Based on observations of the author made from the excavation photos and the drawing regarding the distribution of skeletal elements in the tomb, as well as the representation of the main anatomical skeletal regions, this burial appears disturbed (Figs 16:middle and 17:bottom). Yet, and despite skeletal incompleteness and the absence of small bones associated with this burial, judging from the distribution of the bones, the individual had most probably been interred in the form of a complete cadaver, most likely contained in a long wooden chest, or coffin, placed north–south across the middle of the chamber.

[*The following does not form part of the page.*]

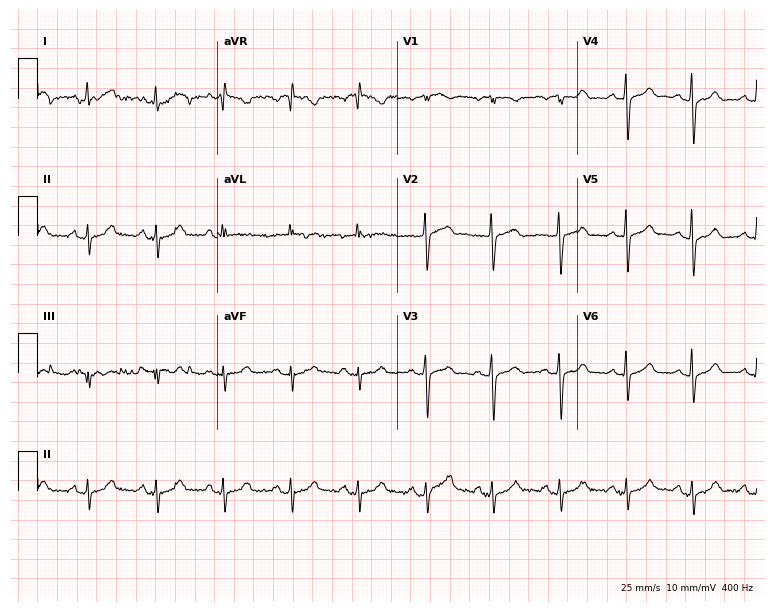
12-lead ECG (7.3-second recording at 400 Hz) from a 79-year-old female patient. Screened for six findings — first-degree AV block, right bundle branch block (RBBB), left bundle branch block (LBBB), sinus bradycardia, atrial fibrillation (AF), sinus tachycardia — none is recorded.
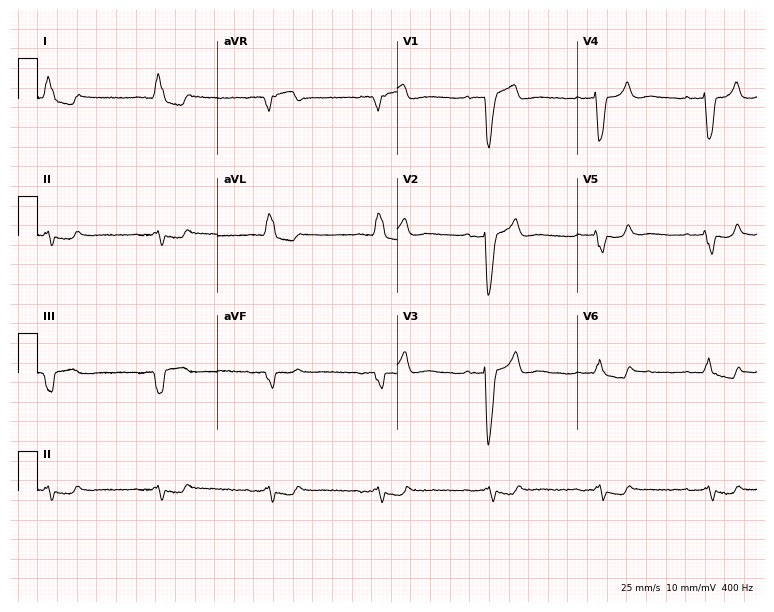
Resting 12-lead electrocardiogram. Patient: a 69-year-old female. The tracing shows left bundle branch block (LBBB).

Neither the sex nor the age at death of the individual could be reliably determined, due to severe skeletal incompleteness and the absence of reliable sex-and age-indicators. The absence of age-related osseous modifications from the linea aspera on both his/her right and left femora is compatible with a not advanced age at death for this individual (18–45 years old).
Individuals III and IV (Burial III), Tables 3–4, 7–8
At least two individuals are represented by the skeletal material collected by the excavators as ‘Burial III’: a probable adult female (Individual III) and a child (Individual IV). The adult skeleton is 50 per cent complete and is the most complete in the KSP/60 assemblage (Fig. 52). Severe weathering of the bone surface made recording of any probable subperiosteal or ectocranial pathological or non-pathological modifications difficult. Severe weathering had also impacted on the harder dental enamel surface, making impossible the scoring of hypoplastic lines on two of the three loose teeth that were collected.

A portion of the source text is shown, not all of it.